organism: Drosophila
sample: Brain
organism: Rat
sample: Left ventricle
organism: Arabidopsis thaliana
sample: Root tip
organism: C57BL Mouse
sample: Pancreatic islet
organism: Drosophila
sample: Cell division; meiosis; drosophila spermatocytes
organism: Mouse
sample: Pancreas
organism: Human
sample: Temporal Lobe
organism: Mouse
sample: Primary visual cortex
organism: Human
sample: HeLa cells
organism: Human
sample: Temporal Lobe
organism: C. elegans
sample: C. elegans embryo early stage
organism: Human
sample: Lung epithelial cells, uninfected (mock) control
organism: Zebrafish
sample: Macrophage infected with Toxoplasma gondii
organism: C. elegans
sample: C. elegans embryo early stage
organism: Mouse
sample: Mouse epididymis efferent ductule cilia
────
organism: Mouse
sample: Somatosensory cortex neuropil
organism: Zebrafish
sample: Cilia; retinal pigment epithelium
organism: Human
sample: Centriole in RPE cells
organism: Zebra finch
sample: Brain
────
Using the entries above, give again exactly the lines from the line holding "sample: HeLa cells" through the line holding "sample: Mouse epididymis". Include both end lines and nothing else.

◆ Exercise result:
sample: HeLa cells
organism: Human
sample: Temporal Lobe
organism: C. elegans
sample: C. elegans embryo early stage
organism: Human
sample: Lung epithelial cells, uninfected (mock) control
organism: Zebrafish
sample: Macrophage infected with Toxoplasma gondii
organism: C. elegans
sample: C. elegans embryo early stage
organism: Mouse
sample: Mouse epididymis efferent ductule cilia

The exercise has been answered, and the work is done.